Records to process below:

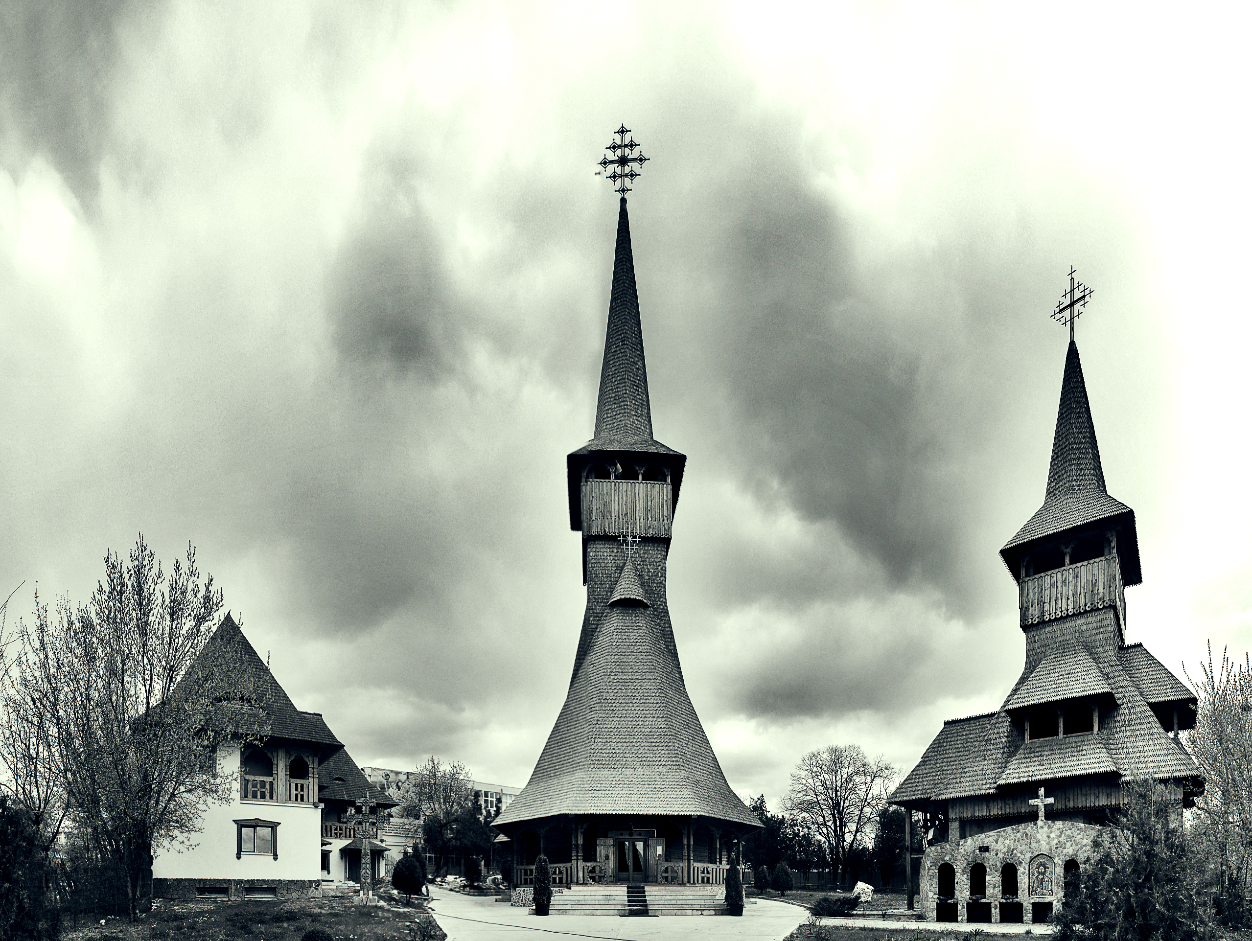 Biserica Trei Ierarhi din Fundeni, București. Ctitorită 2001
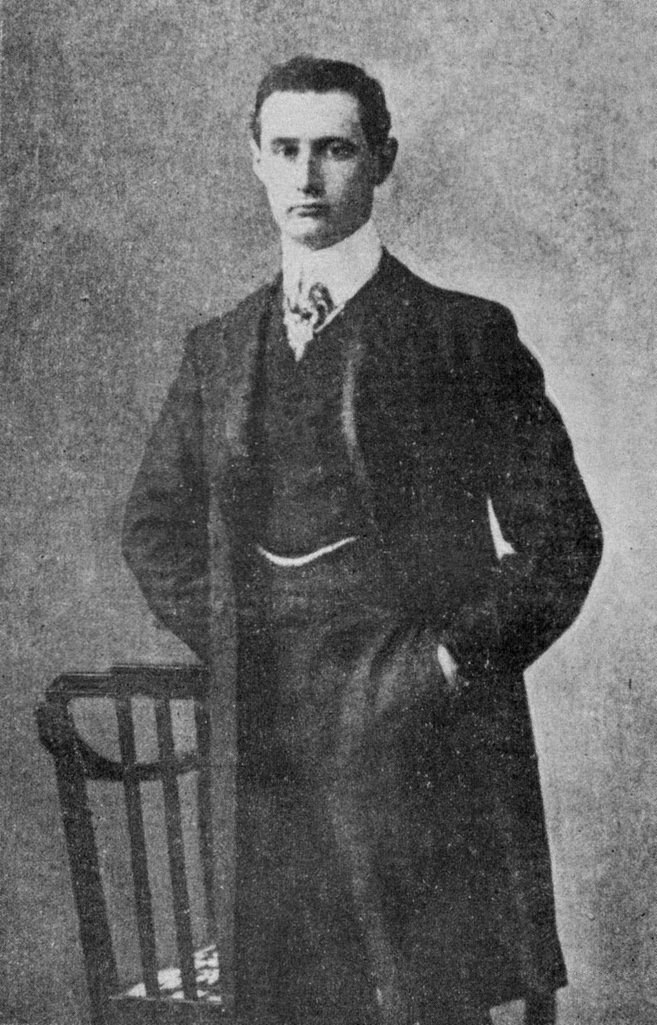 Pedro Subercaseaux Errázuriz (1880-1956) fue un connotado pintor chileno, célebre por sus obras que ilustran la historia y las costumbres de Chile, caracterizadas por la profunda asertividad y minuciosidad de los detalles de los personajes que retrata. Su arte está también reflejado en dibujos y retratos de santos, en particular San Francisco de Asís.
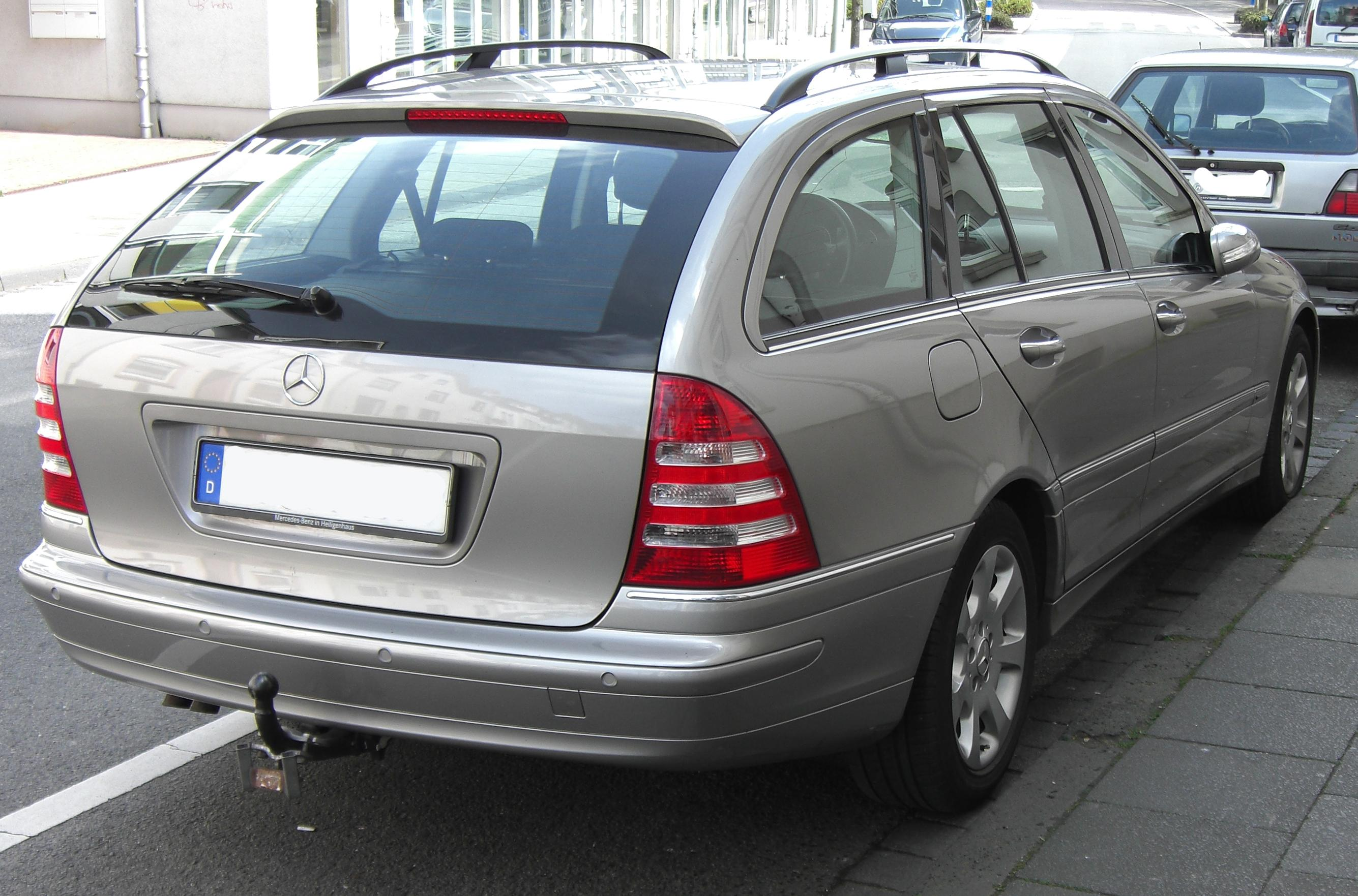 Mercedes C-Klasse T-Modell
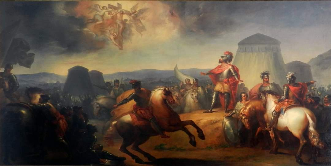 Battle of Ourique (1139)
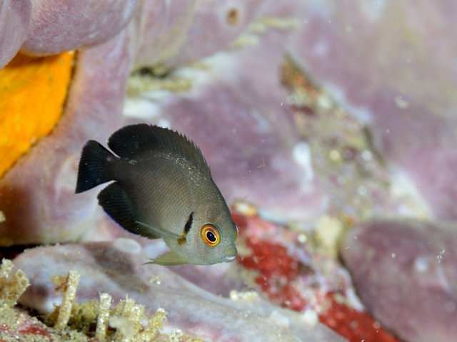 ナメラヤッコ Centropyge vrolikii
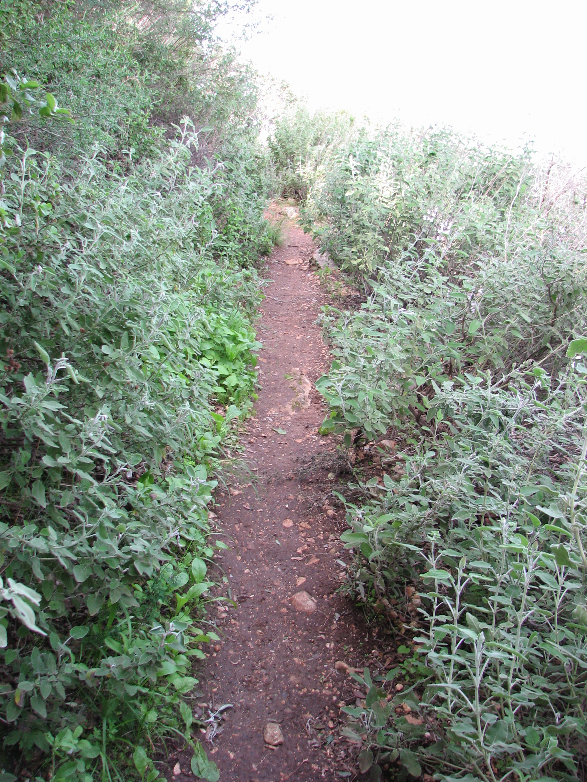 Green Paths, between Nesher - Yagur on Mount Carmel Israel. View from the path השביל הירוק בין העיר נשר וקיבוץ יגור, על הצלע הצפונית של הר הכרמל. מראות על השביל Salvia fruticosa שביל ומשני צידיו מרווה משולשת

End of Records to process.

> Try it
The records above are to be reproduced exactly; the pictures are to be left out.

> Response below
 Biserica Trei Ierarhi din Fundeni, București. Ctitorită 2001
 Pedro Subercaseaux Errázuriz (1880-1956) fue un connotado pintor chileno, célebre por sus obras que ilustran la historia y las costumbres de Chile, caracterizadas por la profunda asertividad y minuciosidad de los detalles de los personajes que retrata. Su arte está también reflejado en dibujos y retratos de santos, en particular San Francisco de Asís.
 Mercedes C-Klasse T-Modell
 Battle of Ourique (1139)
 ナメラヤッコ Centropyge vrolikii
 Green Paths, between Nesher - Yagur on Mount Carmel Israel. View from the path השביל הירוק בין העיר נשר וקיבוץ יגור, על הצלע הצפונית של הר הכרמל. מראות על השביל Salvia fruticosa שביל ומשני צידיו מרווה משולשת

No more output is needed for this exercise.